O escritor e jornalista Gilberto Dimenstein morreu aos 63 anos nesta 6ª feira (29.mai.2020), em decorrência de câncer de pâncreas. Lutava contra a doença desde 2019.
Dimenstein fundou o site Catraca Livre em 2008 e escreveu para o jornal Folha de S.Paulo por 28 anos, de 1985 a 2013. No veículo, foi colunista, diretor da sucursal em Brasília, correspondente em Nova York e membro do conselho editorial da publicação, de 1992 a 2013.
Trabalhou como comentarista da CBN e passou pelas redações do Jornal do Brasil, Correio Braziliense, Última Hora e revista Veja.
Em 1994, publicou “O Cidadão de Papel”, que ganhou o Prêmio Jabuti de melhor livro de não ficção. O livro fala sobre os direitos da criança e do adolescente no Brasil.
Recebeu também o Prêmio Esso em 1988 e 1989. A premiação foi a maior distinção da profissão enquanto existiu, de 1955 a 2015.
REPERCUSSÃO
Jornalistas consagrados lamentaram a morte de Dimenstein. O Poder360 elenca algumas das despedidas abaixo:
“Conheci Gilberto em meados dos anos 1980, quando trabalhávamos juntos na Folha. Em 1996, tive a honra de herdar a coluna diária “Brasília”, que ele escrevia –e me mudei para a capital do país. Gilberto estava indo para uma temporada de estudos nos EUA. Foi uma grande referência no jornalismo brasileiro. Fez reportagens históricas como “República dos padrinhos” (de 1987) e “A lista da fisiologia” (de 1988), revelando as mazelas da política numa era pré-internet e pré-Lei de Acesso à Informação, quando fazer jornalismo investigativo era muito mais difícil do que nos dias de hoje. Gilberto inspirou uma geração de profissionais de comunicação. Considero 1 privilégio ter convivido com ele. Desejo paz a amigos e familiares neste momento de perda”, disse o diretor de Redação do Poder360, Fernando Rodrigues.
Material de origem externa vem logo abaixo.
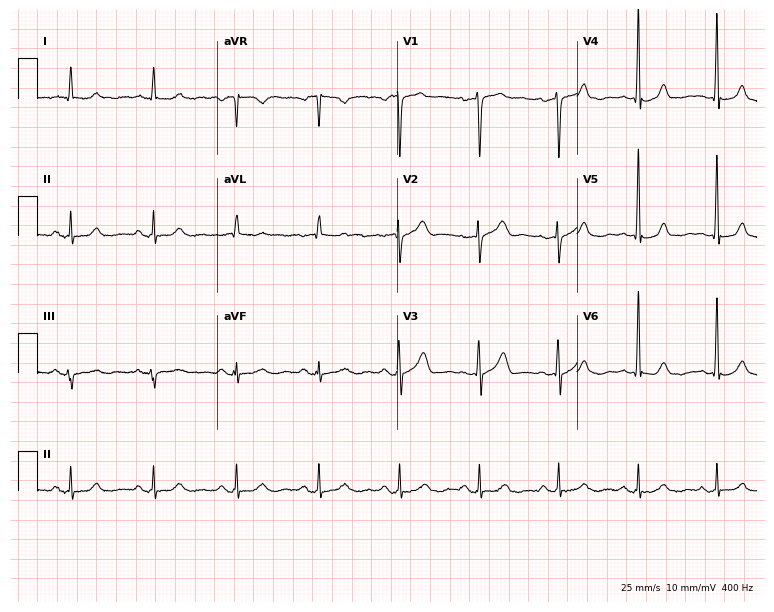
Resting 12-lead electrocardiogram. Patient: a male, 74 years old. None of these six findings is recorded: first-degree AV block, right bundle branch block, left bundle branch block, sinus bradycardia, atrial fibrillation, sinus tachycardia.

Em suas contas no Twitter, colegas de profissão, como Miriam Leitão (Globo), Rosental Calmon (Knight Center for Journalism in the Americas), Daniel Bramatti (Estadão) e Mônica Waldwogel (GloboNews) lamentaram a perda.
O governador de São Paulo, João Doria (PSDB), caracterizou Dimenstein como 1 dos expoentes do jornalismo brasileiro. “Deu voz a atores antes excluídos do debate nacional”, disse.